Da Wei’s piece is also available on the magazine’s official WeChat blog.
达巍:中国势必要为推动国际秩序变革承担更大历史责任
Da Wei: China Must Shoulder a Greater Historical Responsibility in Promoting the Reform of the International Order
From a political-philosophical perspective, the post-war international order was essentially constructed by a blend of realism and liberalism. The fundamental logic of realism lies in establishing an international system centred on sovereign states, with the United Nations as its cornerstone, adhering to principles such as the equality of all sovereign states and the inviolability of territorial integrity.
The core logic of liberalism, on the other hand, emphasises that national security is ensured through collective security mechanisms, while common interests are safeguarded via multilateral coordination in areas such as trade and finance. Under such an order, countries cede a portion of their sovereign rights to ensure the smoother functioning of global economic, social, technological, and other activities.

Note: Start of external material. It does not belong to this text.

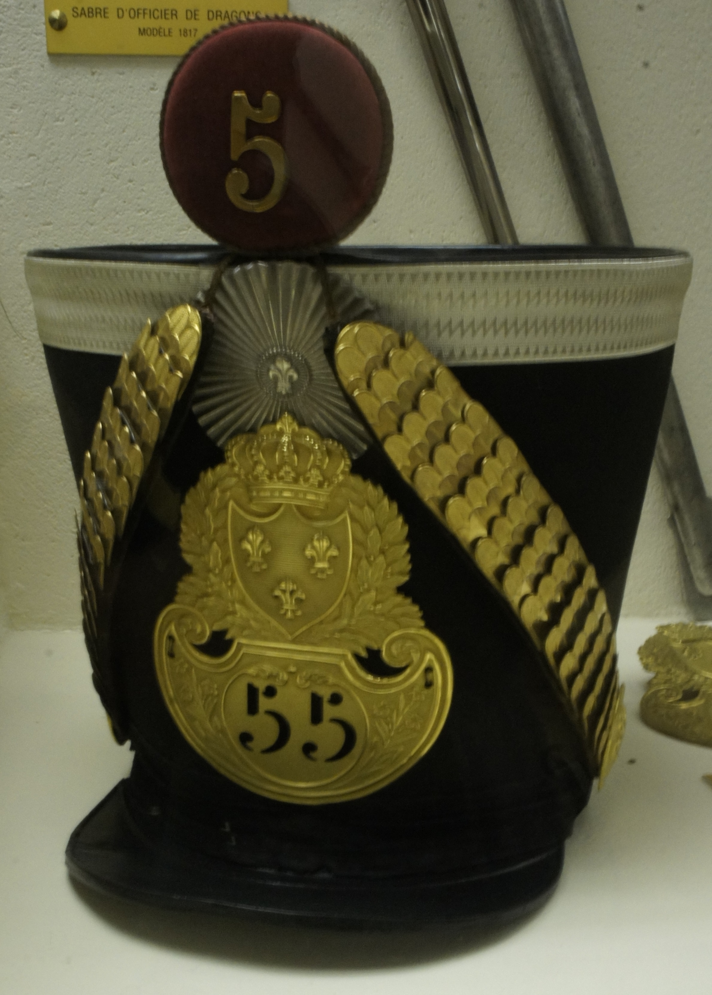 Shako 55 RI ayant apprtenu à Alfred de Vigny .

The realist international order has gradually taken shape since the inception of the Westphalian system. Following World War II, the innovations within the international order leaned towards liberalism, a shift largely underpinned by Western ideologies. This explains the West’s strong enthusiasm for promoting globalisation after the Cold War, for they were overly confident that, with the major strategic threats removed, the world would inevitably “Westernise,” with all nations benefitting from a unified global market.

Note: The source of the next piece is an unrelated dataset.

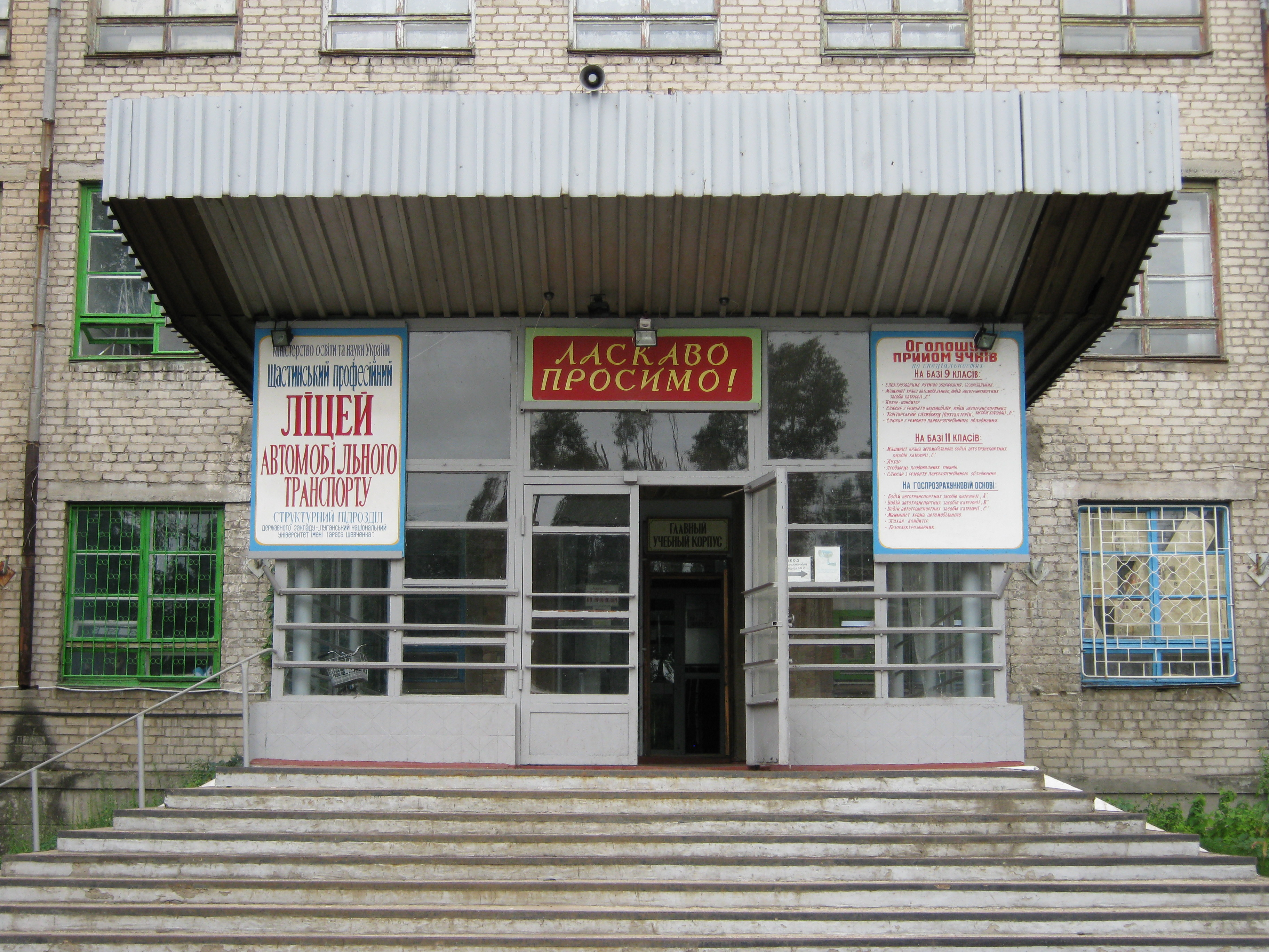 Schastia, Luhans'ka oblast, Ukraine

However, the West’s perspective has shifted in recent years. It has come to realise that, with the rise of China and the growing influence of the Global South, the world has not evolved as it anticipated. Instead, the West now faces intensifying competition and challenges from non-liberal forces, which place it in an increasingly unfavourable position. Consequently, leading Western powers have begun to utilise tools such as tariff restructuring to dismantle the post-war international order, shifting from being its architects to its disruptors.
The international order established after World War II is now facing challenges. At this critical historical juncture, the international community must prioritise preserving the achievements of the post-war era by safeguarding the bottom lines upon which the current order is built. These include the shared consensus on war and peace, the principles of sovereignty and equality enshrined in the UN Charter, the multilateral security framework centred around the UN Security Council, and the nuclear non-proliferation regime. It is imperative that the world not regress into a “law of the jungle.”
Having emerged from a semi-colonial and semi-feudal society, China carries a painful historical memory of being bullied by great powers and losing its sovereignty. As a result, it places particular emphasis on and actively pursues the safeguarding of sovereign security and the sanctity of the principle of sovereignty within the international system. In essence, China is deeply rooted in a realist perspective on the international order.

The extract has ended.